Balancear la rabia y la esperanza. Mosaico de mujeres jóvenes construyendo mejores futuros

Las mujeres jóvenes mexicanas enfrentan crisis simultaneas de violencias, desigualdades e injusticias. Frente al caos, actúan: protestan en las calles, conquistan espacios políticos y generan una revolución cultural. A través de distintas miradas, las une la esperanza de construir mejores futuros. Futuros feministas, sostenibles, antirracistas, pacíficos y justos. Este texto cuenta sus historias, delinea sus resistencias y reconoce la potencia de sus acciones.

¿Quiénes son las personas jóvenes? Hay quienes dicen que son la generación TikTok, obsesionada con videos efímeros e incapaz de retener la atención por más de cinco minutos.  O generación de cristal, ofendida por la incorrección política e hipersensibles frente a problemas sociales. Otros le nombran la generación perdida, destinada a vivir peor que sus padres. O generación deprimida, por su consumo de antidepresivos y asistencia a terapia psicológica. La mitología abunda. Todos estos cuentos – que en realidad son estereotipos y generalizaciones – intentan explicar qué significa ser joven hoy. Desde ahí fallan, porque hasta la ONU lo dice: “No existe una definición internacional universalmente aceptada […] del concepto de juventud.”

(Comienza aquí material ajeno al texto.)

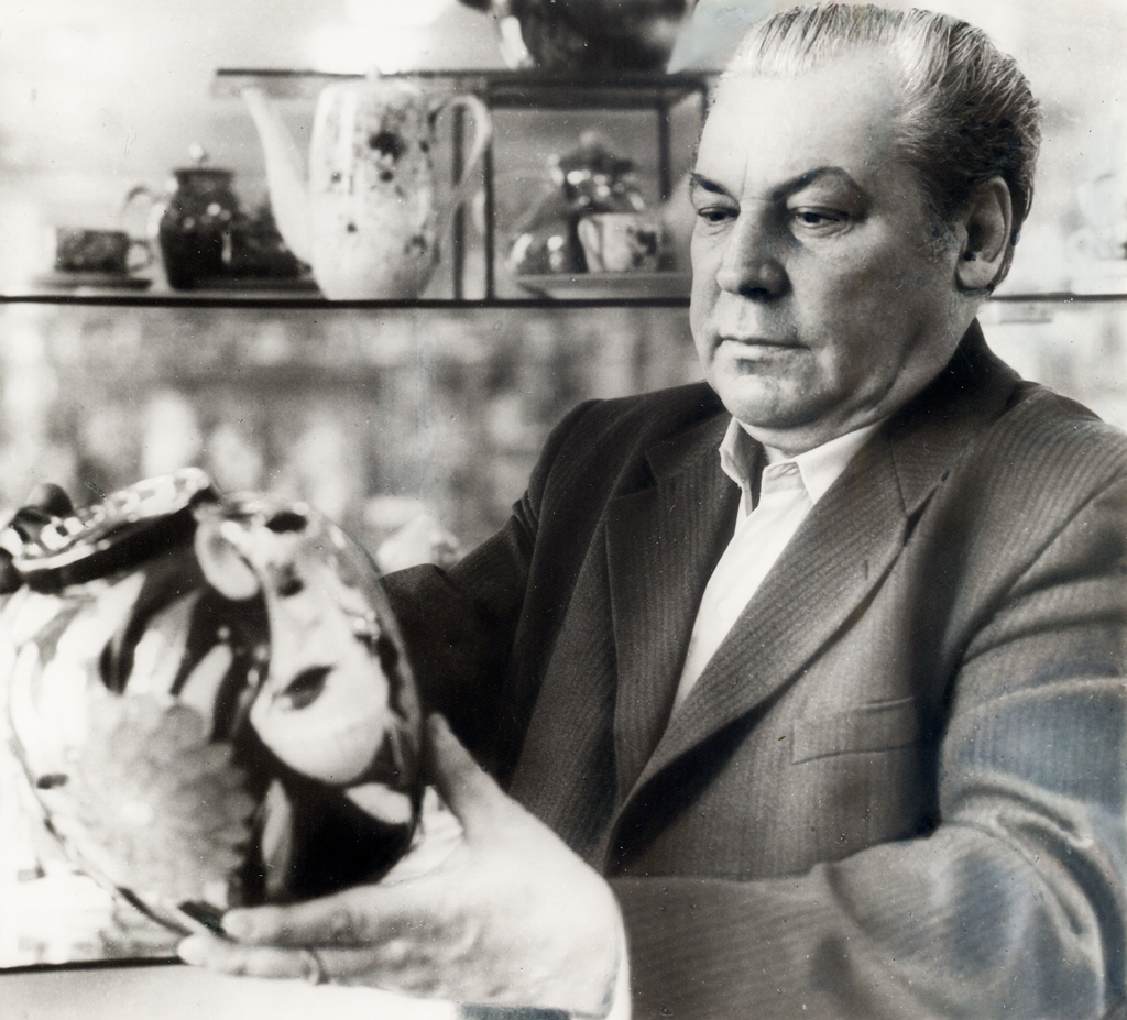 Художник-фарфорист из Ликино-Дулёво со своими работами. 1991 г.

Las protagonistas de este texto lo demuestran: tendríamos que hablar de juventudes, en plural. Porque no es igual la experiencia de una activista joven que lucha por la paz en Ciudad Juárez que la de una defensora del territorio en Oaxaca. Tampoco es igual la experiencia de luchar contra el racismo en Veracruz que hacer activismo desde la política pública en Guadalajara. 

¿Por qué hablar sobre las luchas de mujeres jóvenes en particular? Porque urge reconocer que enfrentan un panorama difícil que se agudizó con la pandemia COVID-19. Organizaciones internacionales advierten que aumentó la violencia en su contra, la carga de trabajo de cuidados y la probabilidad de deserción escolar (no todas las afectaciones cesaron una vez pasada la pandemia). Plan International lo resume así: “La pandemia afectó a mujeres jóvenes en todos los aspectos de su vida diaria: su seguridad, bienestar, educación, seguridad económica, salud, nutrición y acceso a la tecnología. Todas las desigualdades preexistentes empeoraron.” Siguiendo estas tendencias podríamos decir que la vida de jóvenes mexicanas empeoró. Sin embargo, no hay una medición nacional sobre los impactos que COVID-19 representó para ellas. Los pocos indicadores gubernamentales e independientes que existen, coinciden: son de las más afectadas en temas de empleo, educación, salud y violencia. 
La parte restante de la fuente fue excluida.